# Shelby airflo egg light on eBay



## M & M cycle (Jan 16, 2020)

Hi all , we have a Shelby airflo egg tail light that we decided to list on eBay starting tonight, its going to be a auction style listing starting at .99 and running 10 days so it will end next Sunday night ... free priority shipping with insurance to all cabe members ... if u bid and win message us that you are a cabe member and we will send you a invoice with free priority shipping and insurance... if you forget and pay right away no worries just message us and we will refund your account... we decided to go auction style to be fair to everyone interested ... it had been painted silver so we cleaned the light with goof off and the thin layer of silver paint came off to show what We think is the original color,  thanks M & M


----------



## Freqman1 (Jan 16, 2020)

An auction link would be cool  http://rover.ebay.com/rover/1/711-5...0001&campid=5335809022&icep_item=372916842031


----------



## Frank and Pam Skid Kings (Jan 16, 2020)

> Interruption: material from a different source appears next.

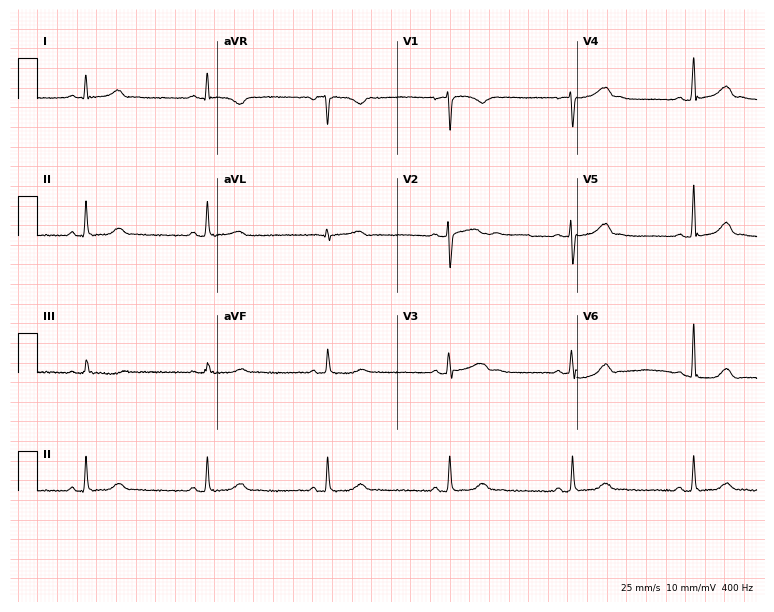
Electrocardiogram, a female, 31 years old. Interpretation includes sinus bradycardia (a sinus rate of 50 beats per minute or less).

This will be a fun auction to watch. Awesome piece.


----------



## Freqman1 (Jan 16, 2020)

Whip out the 'big boy' wallet and go big or stay home!


----------



## piercer_99 (Jan 17, 2020)

9 hours in, quite a way to go.


----------



## fordmike65 (Jan 17, 2020)




----------



## 1motime (Jan 17, 2020)

That did not stay at 99 cents for long!


----------



## fordmike65 (Jan 17, 2020)

1motime said:


> That did not stay at 99 cents for long!




:eek:


----------



## kreika (Jan 17, 2020)

Wow nice! That’s an expensive boob right there. Gl with the auction.


----------



## 1motime (Jan 17, 2020)

fordmike65 said:


> :eek:
> View attachment 1125087


----------



## 1motime (Jan 17, 2020)

fordmike65 said:


> :eek:
> View attachment 1125087



Didn't stay long at $730 either........


----------



## piercer_99 (Jan 17, 2020)

they should have cast some moulds of it before listing it.

imagine how quickly you could sell a full run of fiberglass reproduction units.


----------



## bikewhorder (Jan 18, 2020)

piercer_99 said:


> they should have cast some moulds of it before listing it.
> 
> imagine how quickly you could sell a full run of fiberglass reproduction units.



I'm kind of surprised John hasn't already stamped out some steel and aluminum ones that are indistinguishable from the real thing.


----------



## bikesnbuses (Jan 18, 2020)

bikewhorder said:


> I'm kind of surprised John hasn't already stamped out some steel and aluminum ones that are indistinguishable from the real thing.



I JUST said that outloud..then scrolled down and saw your post!


----------



## brwstrmgmt (Jan 18, 2020)

Wow...guess I better not take this stuff to the swap shop....


----------



## Nashman (Jan 18, 2020)

brwstrmgmt said:


> Wow...guess I better not take this stuff to the swap shop....View attachment 1125703




Hey J.P., I'll give you .99 for the light if it has an original lens. No Feebay hassle. Do you accept Canadian funds? All I have are pennies!!  Ha!!  Cheers, Bob


----------



## brwstrmgmt (Jan 18, 2020)

Naw, I'd feel bad selling it since it has a darn crack in the original lens....nobody wants that!


----------



## Nashman (Jan 18, 2020)

brwstrmgmt said:


> Naw, I'd feel bad selling it since it has a darn crack in the original lens....nobody wants that!



Price drop.  I'll send .50 in Beaver tails then..ha!!!


----------



## higgens (Jan 23, 2020)

@piercer_99 fiberglass are available and I remember seeing aluminum housings a long time ago


----------